Tapplock is a popular, Bluetooth-based, fingerprint activated padlock. The speciality of this padlock comes down to the fingerprint recognition technology which allows users to unlock the padlock with their fingerprint or use a mobile application remotely. As an added benefit, you can even allocate trusted individuals who can also use the mobile application to unlock the padlock.
Despite being advertised as ‘unbreakable’, PTP (Pen Test Partners) have recently discovered a vulnerability within Tapplock that allows attackers to very easily open the padlock without the need for bolt cutters.
Andrew Tierney from PTP reported that he identified the vulnerability and exploited it in under an hour. Once he had figured this out, he could unlock any Tapplock in under 2 seconds with a mobile phone.
The main security concern within Tapplock stemmed from the use of a digital key. This key provided the functionality for users to unlock the padlock from their mobile device using Bluetooth.
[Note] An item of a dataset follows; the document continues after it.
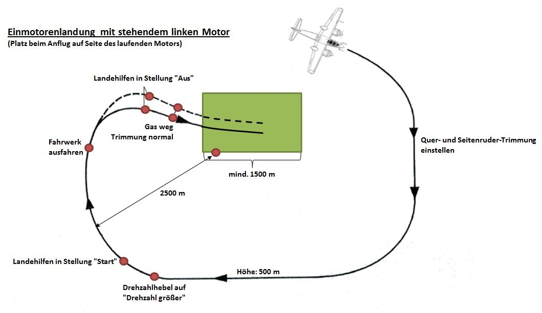 Bedienvorschrift der Focke-Wulf Ta 154. Anweisung zur Einmotorenlandung. (Eigene Nachzeichnung, da das Originaldokument eine sehr schlechte Qualität aufweist.) Originaldokument abgedruckt in Dietmar Hermann: Focke-Wulf Nachtjäger Ta 154 „Moskito“ – Entwicklung, Produktion und Truppenerprobung. Stedinger, Lemwerder 2006, ISBN 3-927697-46-X. S. 177.
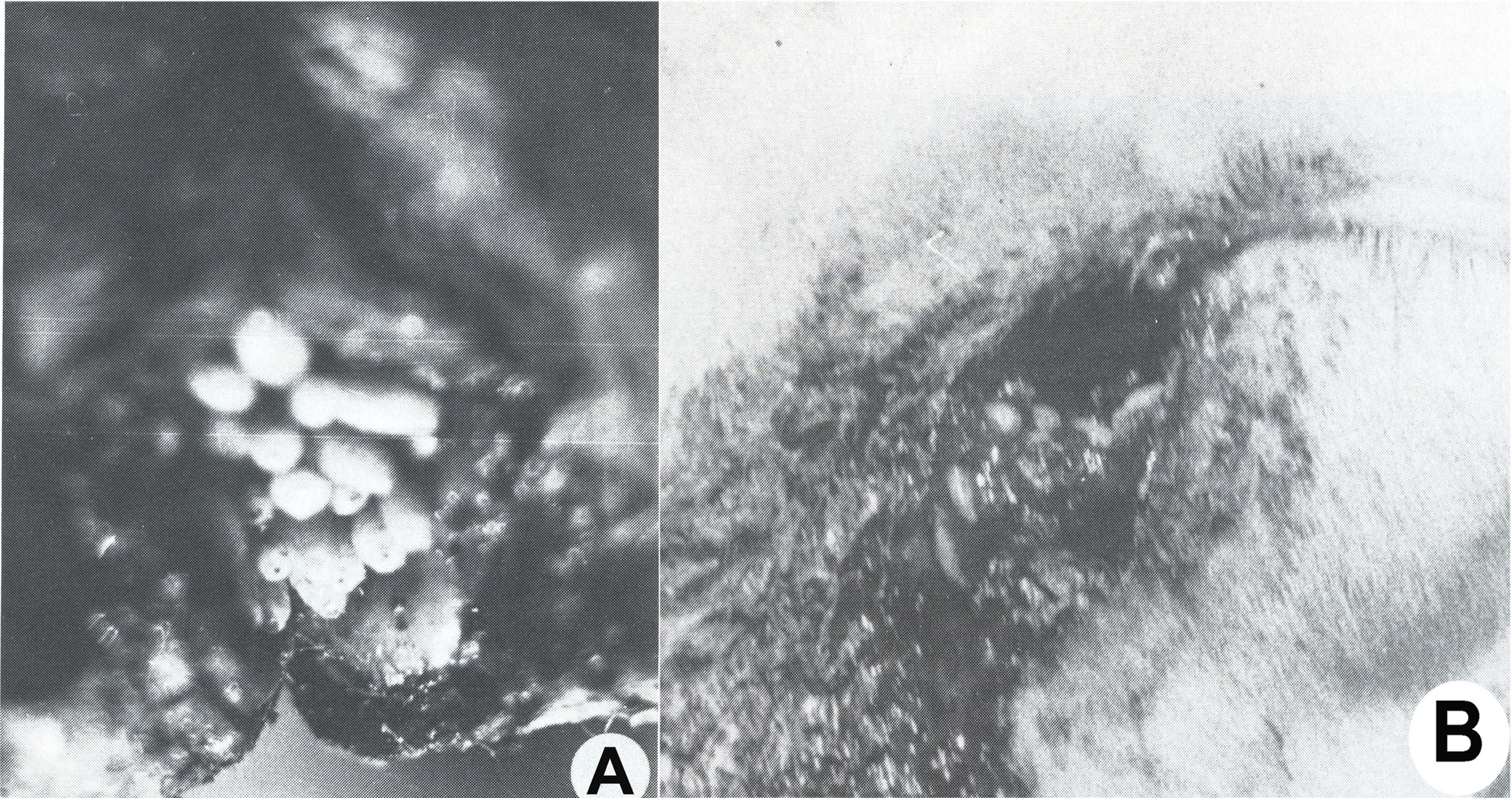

However, any other device was able to retrieve this key by searching for nearby Bluetooth devices regardless of if it was listed as a trusted device. It was also discovered that all data used to verify the remote unlock was being sent via HTTP – an insecure, unencrypted protocol when compared to HTTPS and could be easily intercepted by an attacker on the same network. As if that wasn’t bad enough, all verification data remains the same each time you unlock the device. However, once an attacker intercepts this data, they have a permanent rite of passage because Tapplock does not have the functionality to change this data on demand!
Fortunately, Tapplock claims to release a patch for these security flaws within the next 7 days. If you do own one of these padlocks, be sure to update it as soon as this patch is released!